Operation Acid Gambit was a  Delta Force operation that retrieved Kurt Muse, an American spy living in Panama who had been arrested for plotting the overthrow of the government of Panama, from the Cárcel Modelo, a notorious prison in Panama City.

Background
Muse had been arrested  in 1989 for setting up covert anti-Noriega radio transmissions in Panama. The raid, conducted by 23 Delta Force operators and supported by the Night Stalkers, was delayed until the United States invaded Panama to arrest Noriega, in Operation Just Cause on 20 December 1989. Muse was later reported to be a CIA operative by The Washington Post.

The last contact Muse had with an American official before the raid was intense and unnerving.
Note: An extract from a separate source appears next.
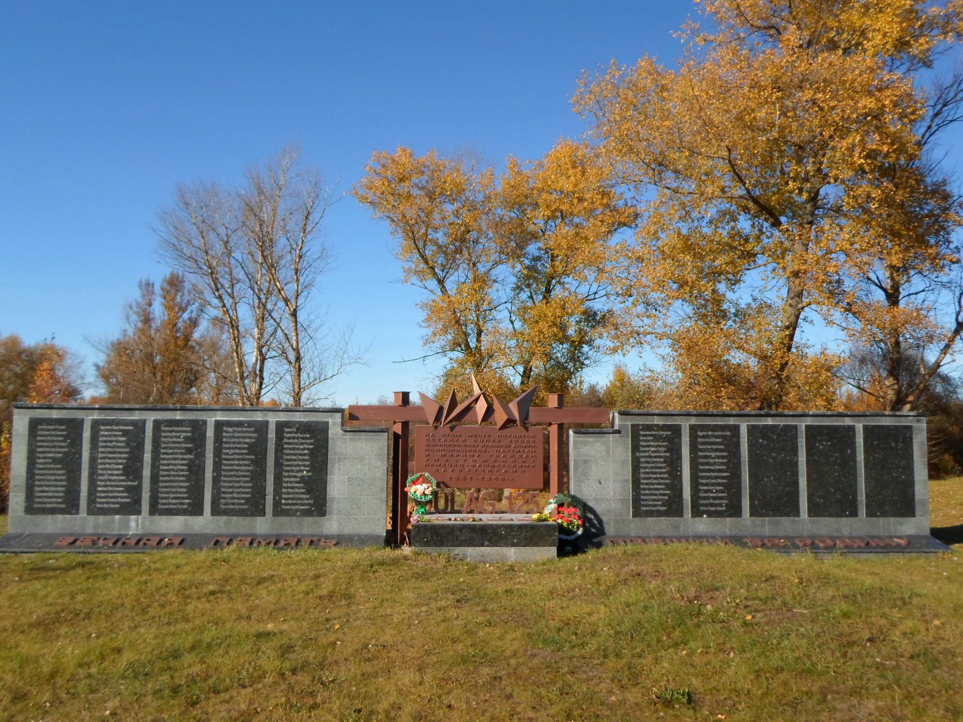 Мемориал "Урочище Пески"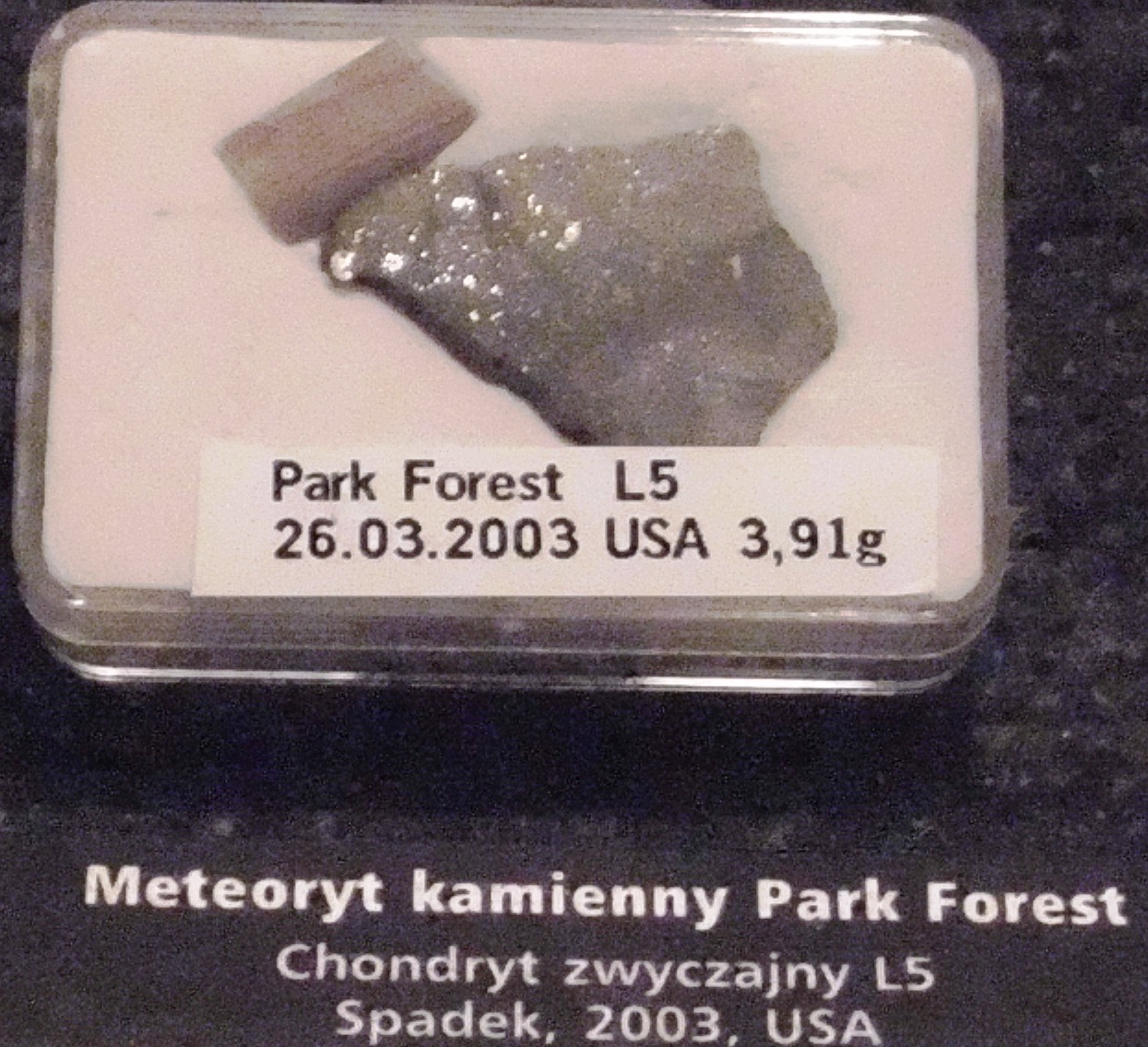 Meteoryt Park Forest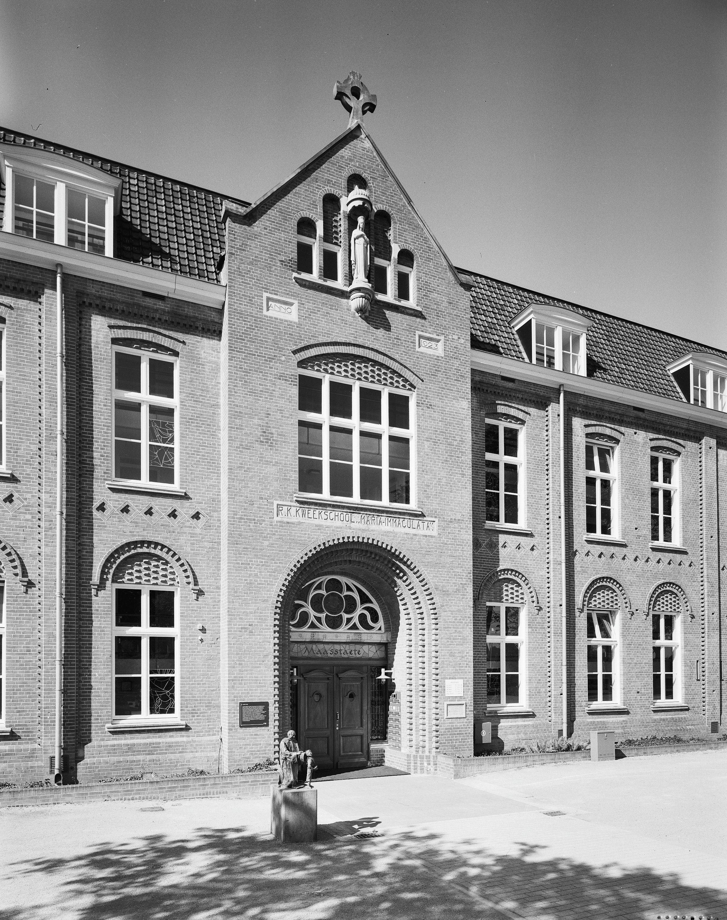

The meeting between Muse and an unidentified American Colonel was in the public visiting area with other prisoners as well as numerous Panamanian guards. During the visit an American helicopter buzzed at a low altitude and high speed above the prison. When the sound subsided the Colonel addressed Muse loud enough for the entire room to hear. He stated that there was an order to kill Muse if the United States were to become involved in a conflict with Panama, which essentially meant Muse was not a prisoner but a hostage. The Colonel then stood up and said in a loud and deliberate tone that if anyone harmed him, not one person would walk out of that prison alive. With this the room fell entirely silent as the Colonel turned and walked out. He stated this with the knowledge that a rescue mission was about to be executed.

The operation
Leading the operation was Lieutenant Colonel Eldon Bargewell and Major Gary L. Harrell. The Delta operators were inserted onto the roof of the prison by MH-6 Little Bird helicopters. One operator was tasked to abseil down to the side of the building, hang outside Muse's cell window, and eliminate the guard charged with killing Muse if a rescue was mounted.  However, the guard was not there.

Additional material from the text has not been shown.